GIVEN MATERIAL
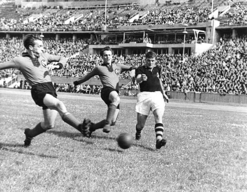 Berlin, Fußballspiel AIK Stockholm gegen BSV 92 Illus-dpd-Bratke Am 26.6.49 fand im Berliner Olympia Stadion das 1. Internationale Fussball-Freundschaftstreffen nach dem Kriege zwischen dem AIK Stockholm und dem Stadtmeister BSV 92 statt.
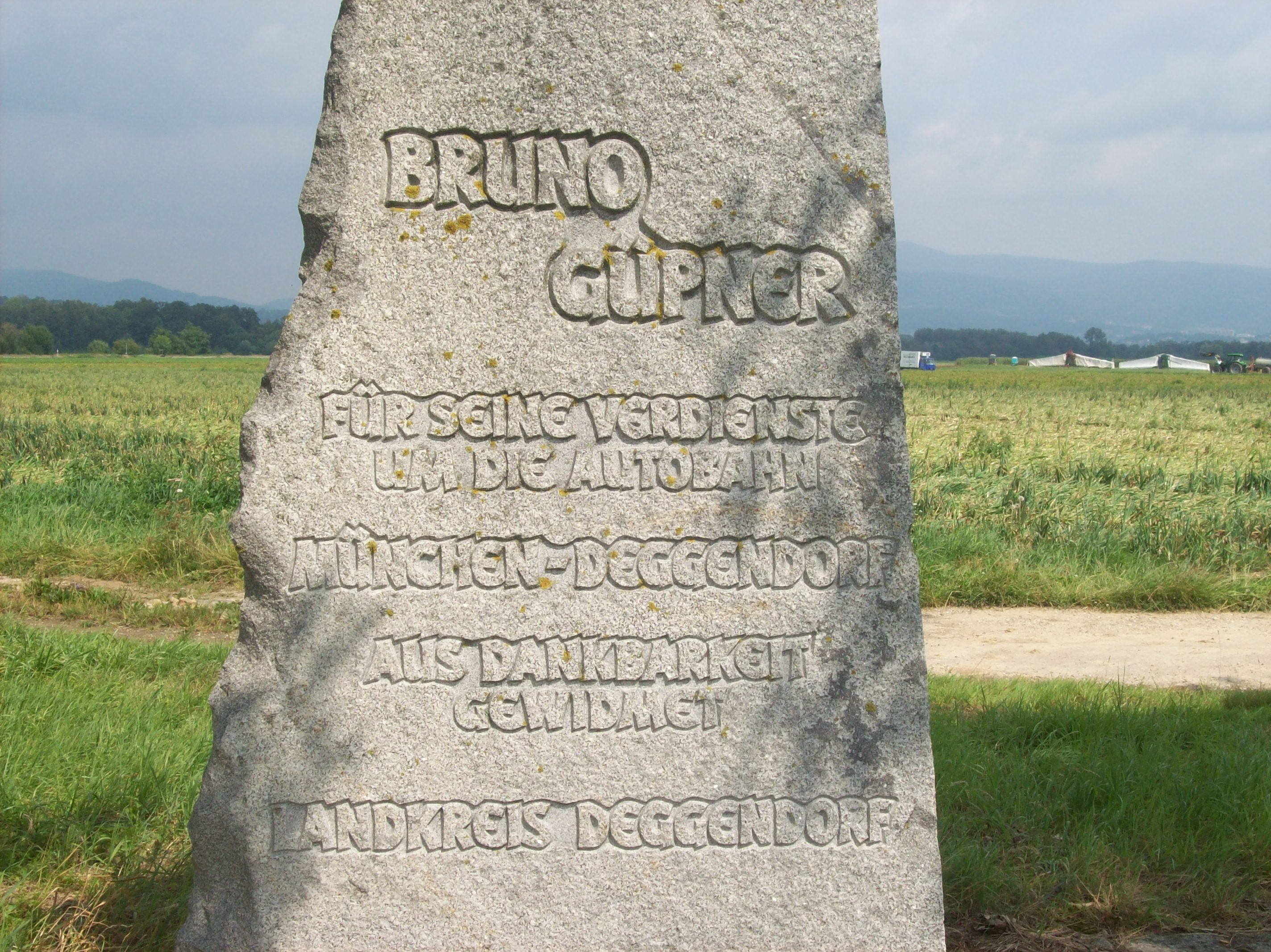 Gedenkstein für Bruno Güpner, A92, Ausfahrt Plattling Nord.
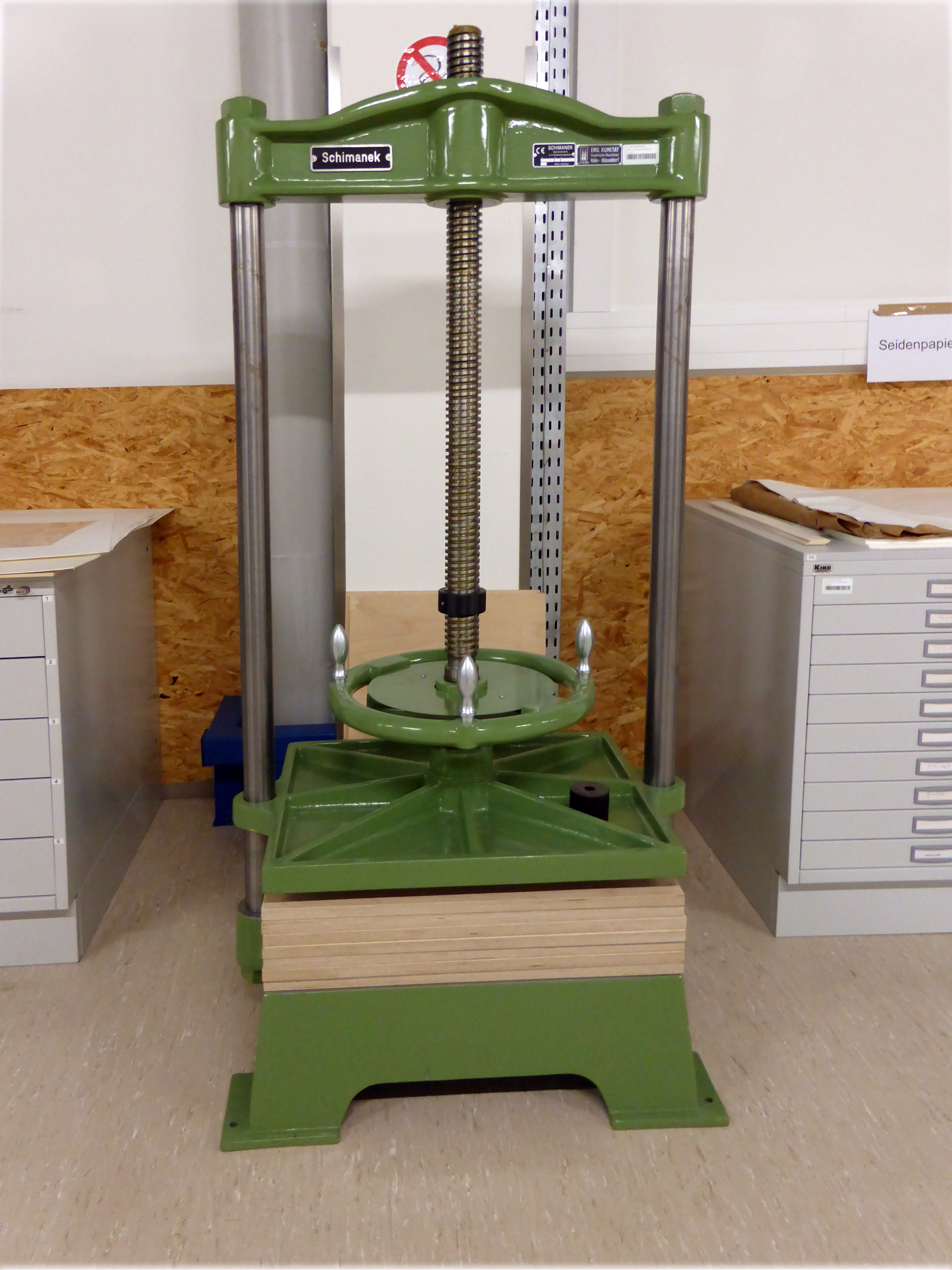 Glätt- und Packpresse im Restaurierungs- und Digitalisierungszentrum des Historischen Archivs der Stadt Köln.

PROBLEM TO SOLVE
From the line containing "Gedenkstein für Bruno" to the end of the listing, restate each line word for word and nothing more; the pictures stay out.

TASK SOLUTION
 Gedenkstein für Bruno Güpner, A92, Ausfahrt Plattling Nord.
 Glätt- und Packpresse im Restaurierungs- und Digitalisierungszentrum des Historischen Archivs der Stadt Köln.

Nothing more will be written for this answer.